Crash when target region BED file contains header lines
Opened this issue · 3 comments
Hi,
I found a small bug when using a BED with with browser/track header for k-mer size calculation, e.g. this file:
browser position chr1:12081-12251
track name="Covered" description="Agilent SureSelect DNA - SureSelect Clinical Research Exome V2 -Genomic regions covered by probes" color=0,0,128
chr1 12080 12251
chr1 12595 12802
chr1 13163 13658
I then tried to calcualte k-mer sizes:
java -Xmx16G -cp /mnt/share/opt/abra2_2.05/abra2-2.05.jar abra.KmerSizeEvaluator ... [bed file]
It then crashes when trying to access the second tab-separated entry of the first line, which does not exists:
INFO Thu Nov 09 14:47:19 CET 2017 Loading reference map: /tmp/local_ngs_data//GRCh37.fa
INFO Thu Nov 09 14:49:58 CET 2017 Done loading ref map. Elapsed secs: 158
Exception in thread "main" java.lang.ArrayIndexOutOfBoundsException: 1
at abra.RegionLoader.load(RegionLoader.java:49)
at abra.ReAligner.getRegions(ReAligner.java:839)
at abra.KmerSizeEvaluator.run(KmerSizeEvaluator.java:50)
at abra.KmerSizeEvaluator.main(KmerSizeEvaluator.java:240)`
This is not a big problem since one can remove the lines, but I think ABRA should handle this more gracefully, e.g. by ignoring all lines with less than three tab-separated parts.
Best,
Marc
"browser" and "track" lines are ignored in v2.12. Please retry with the latest release.

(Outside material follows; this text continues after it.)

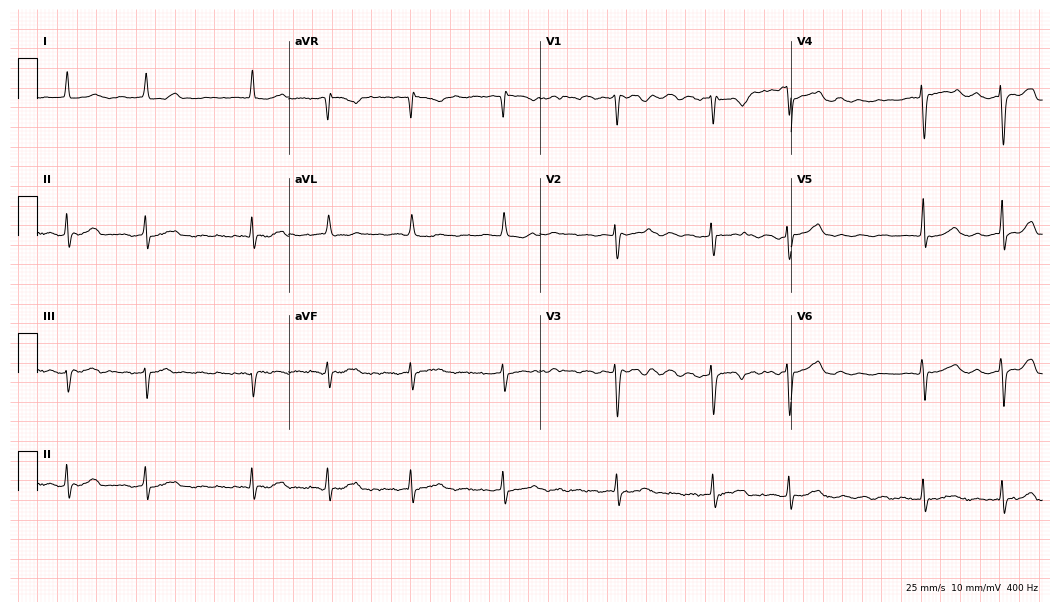
12-lead ECG from a male, 40 years old (10.2-second recording at 400 Hz). Shows atrial fibrillation.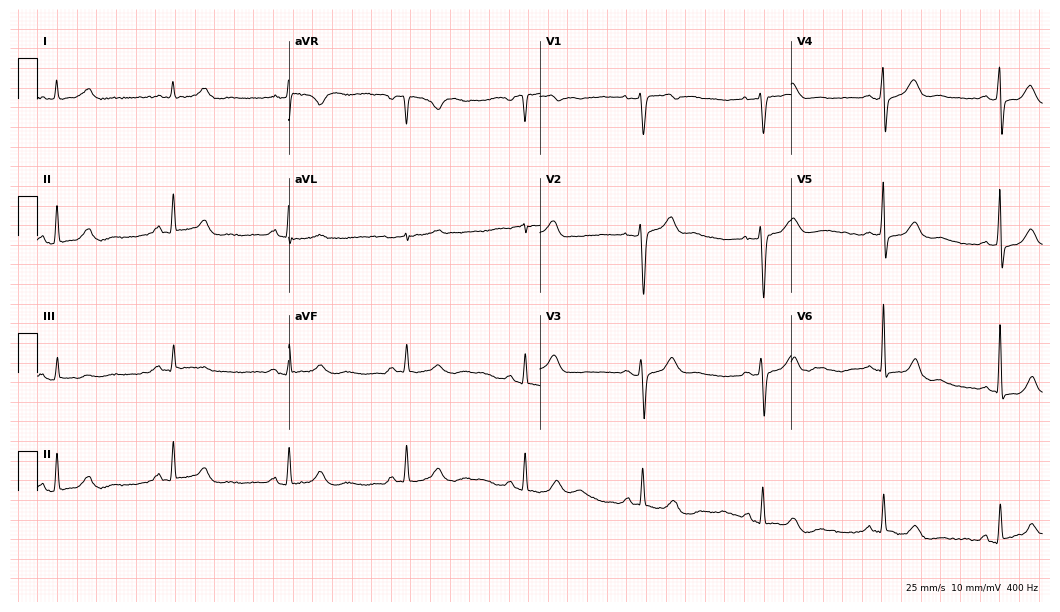
Standard 12-lead ECG recorded from a female patient, 56 years old. Read as a normal ECG.

Also, depending on your dataset, you may not see much of a speed improvement from using pre-generated kmer sizes in ABRA2. You may be able to just pass in the original bed file without much of a performance hit.
Yes, I can confirm that it works with version 2.12.
We do mainly exomes. Is your suggestion for skipping the kmer calculation valid there too?
Best,
Marc
Yes. To be clear I am suggesting using --targets with your original bed file instead of --target-kmers. You may wish to test with and without to confirm there is little difference in speed. Using --target-kmers certainly should not hurt performance though.